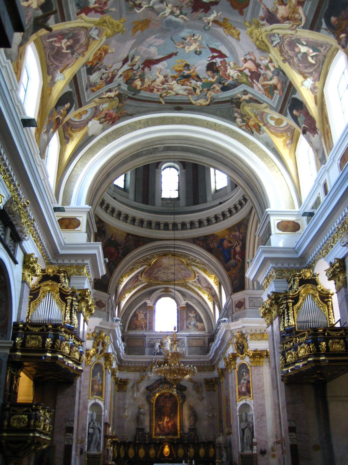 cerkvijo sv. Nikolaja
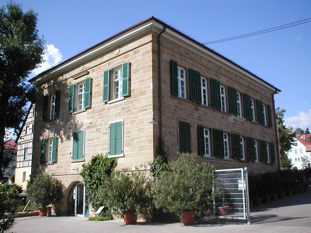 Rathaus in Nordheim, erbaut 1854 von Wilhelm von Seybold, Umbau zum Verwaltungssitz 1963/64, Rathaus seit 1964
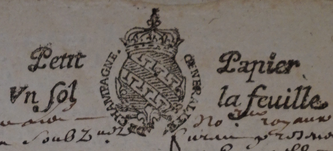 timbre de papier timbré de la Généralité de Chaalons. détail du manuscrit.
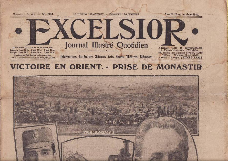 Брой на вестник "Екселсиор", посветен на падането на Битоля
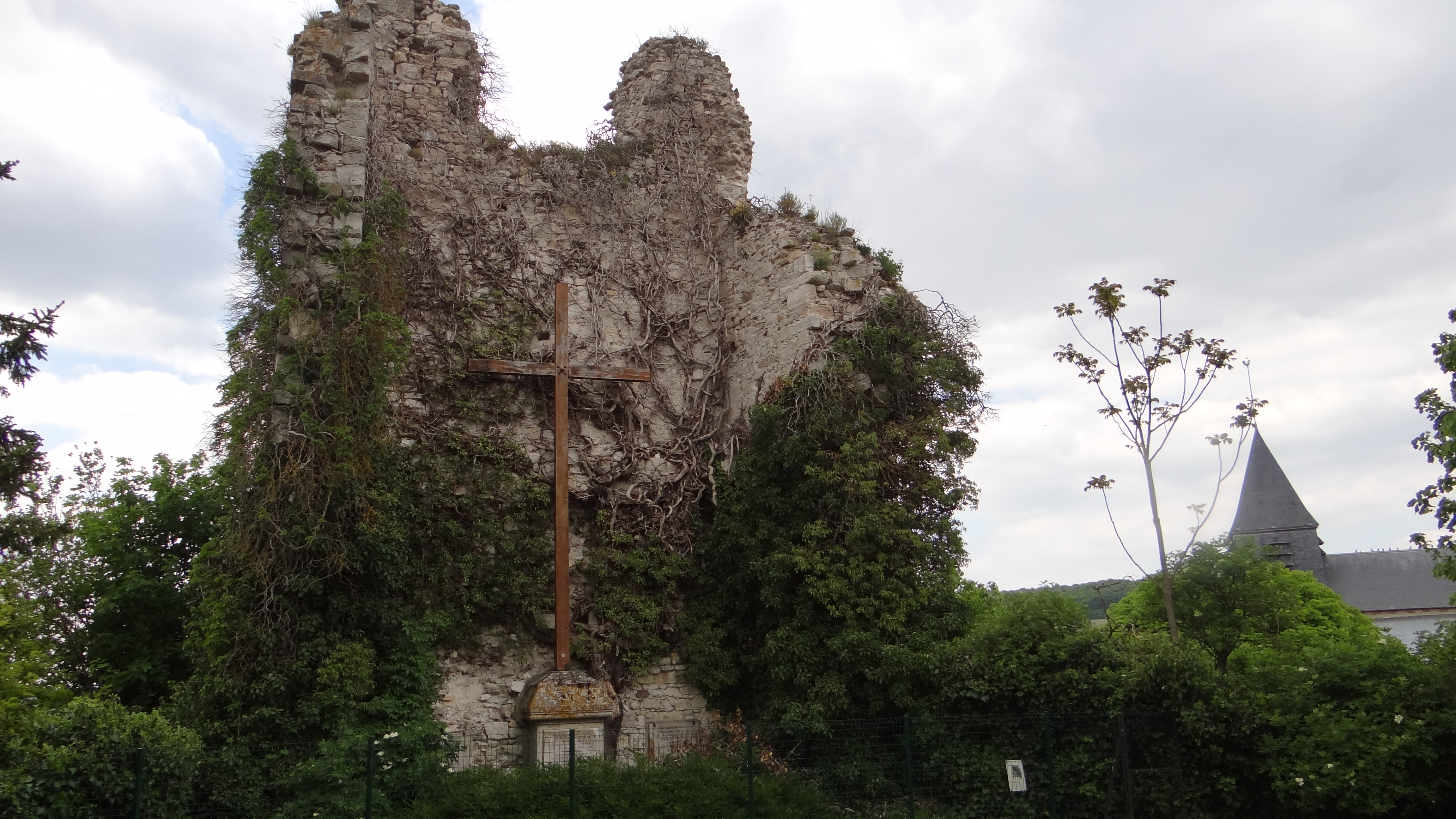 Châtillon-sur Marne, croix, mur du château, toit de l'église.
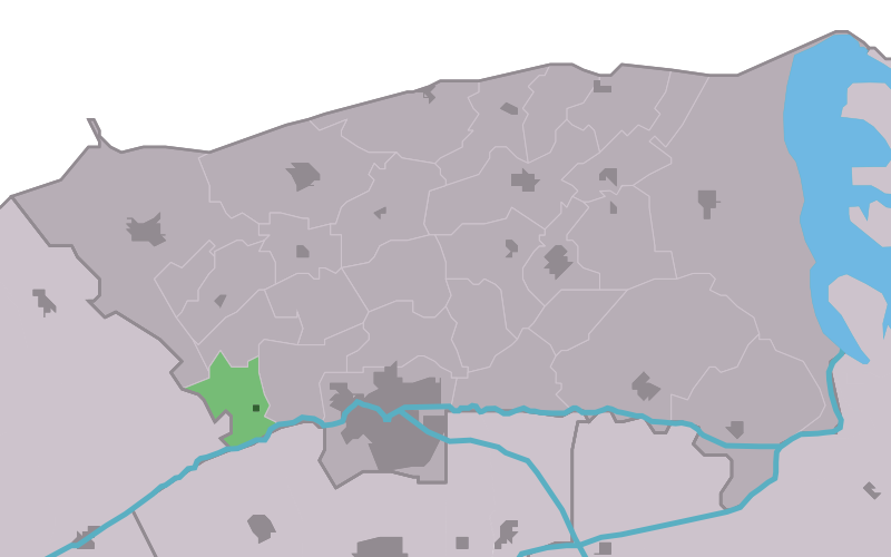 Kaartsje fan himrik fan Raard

*-*-*

### What the task requires
Give the records again without a single change, and exclude the pictures.

### Task answer
 cerkvijo sv. Nikolaja
 Rathaus in Nordheim, erbaut 1854 von Wilhelm von Seybold, Umbau zum Verwaltungssitz 1963/64, Rathaus seit 1964
 timbre de papier timbré de la Généralité de Chaalons. détail du manuscrit.
 Брой на вестник "Екселсиор", посветен на падането на Битоля
 Châtillon-sur Marne, croix, mur du château, toit de l'église.
 Kaartsje fan himrik fan Raard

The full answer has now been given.